On 23rd and 24th of November 2022 the 19 project partners from across Europe gathered in Arrasate-Mondragón (Spain) to officially kick-start NimbleAI (https://www.nimbleai.eu) – the 3-year and 10 M€ research project which will improve energy-efficiency and performance of next-generation neuromorphic chips that sustain event-based vision. Their goal is to create an integral neuromorphic sensing-processing 3D silicon stacked architecture to efficiently run accurate and diverse computer vision algorithms in resource- and area-constrained chips destined to endpoint devices.
As seen in recent technological trends, biological systems are a “golden benchmark” for electronic systems as well as a source of inspiration. NimbleAI thus leverages the power of nature’s computing: the project’s global system architecture is based on and motivated by the biological eye-brain system. These organic vision capabilities are honed by natural selection and apply the fundamental energy-saving principle of capturing, processing, and storing data only when necessary. Hence, eyes continuously sense and encode the changing surrounding environment in a way that is manageable for the brain.
Following bio-inspired principles, NimbleAI will deal with the conscious and unconscious rationale behind the decision-making process on what visual stimuli to process – and what stimuli to discard without processing. In NimbleAI, a frugal always-on sensing stage will build basic understanding of the visual scene and drive a multitiered collection of highly specialized event-driven processing kernels and neural networks to perform visual inference of selected stimuli using the bare minimum amount of energy.
NimbleAI envisions a highly integrated 3D stacked silicon architecture where sensing, memory, communications, and processing are physically fused and accuracy, energy, resources, and time are dynamically traded off to enhance the overall perception, that is, maximize the amount of valuable visual information that can be captured and timely processed. As it occurs in biological visual systems, sensing and processing components will be adjusted at runtime to match each other, and operate jointly at the optimal temporal and data resolution scale across image regions.
NimbleAI expects to achieve 100x energy-efficiency improvement and 50x latency reduction (with regard to. CPU/GPU) by relying on the technologies, components, and techniques listed below:
- Light-field-enabled dynamic vision sensing.
- Event-based inference and processing.
- Specialized processing with in-memory computing and programmable logic (eFPGA).
- Embedded ReRAM-based storage.
- 3D integration of circuit layers (TSV-based inter-layer data movement).
- Mutual adaptation of sensing and processing to operate at optimal DVFS point.
- Dedicated software tools.
NimbleAI will design EDA tools to customize and integrate the technologies and components listed above and deliver a prototypic FPGA implementation of the 3D silicon stacked sensing-processing architecture, as well as the corresponding programming tools to develop and run computer vision applications on it. The prototype will be used as a research vehicle to test novel concepts, computer vision algorithms, and runtime optimizations. NimbleAI results will lead to practical implementations in the next generations of commercially available neuromorphic chips. In fact, the project will manufacture a few testchips to validate some key concepts in silicon.
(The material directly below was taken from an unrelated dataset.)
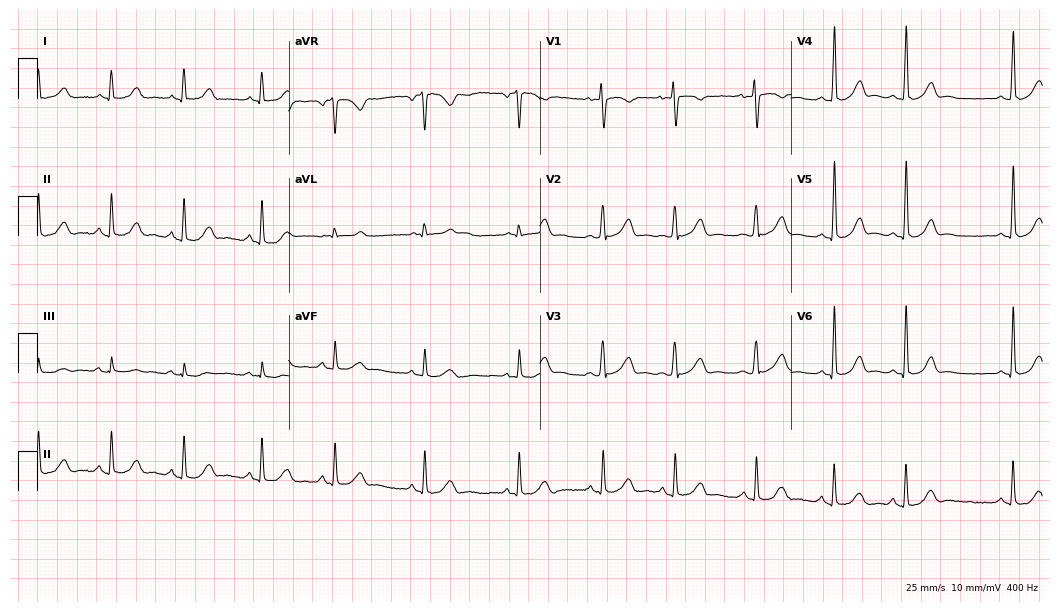
Resting 12-lead electrocardiogram. Patient: a 26-year-old female. None of these six findings is recorded: first-degree AV block, right bundle branch block, left bundle branch block, sinus bradycardia, atrial fibrillation, sinus tachycardia. Only these six findings were labelled.

The consortium is formed by the following organizations: Ikerlan S. Coop. (ES), Barcelona Supercomputing
Center (ES), Menta SAS (FR), Universiteit Leiden (NL), Codasip s.r.o. (CZ), GrAI Matter Labs B.V. (NL),
University Of Manchester (UK), Consejo Superior De Investigaciones Científicas (ES), Universitat Politècnica
De València (ES), Monozukuri S.P.A. (ITA), Politecnico Di Milano (IT), Commisssariat A L’energie Atomique Et
Aux Energies Alternatives (FR), IMEC – Interuniversity Microelectronics Centre (BE), Raytrix Gmbh (DE), AVL
List Gmbh (AT), ULMA Medical Technologies S. Coop. (ES), Viewpointsystem GmbH (AT), Queen Mary
University Of London (UK) and Technische Universitat Wien (AT).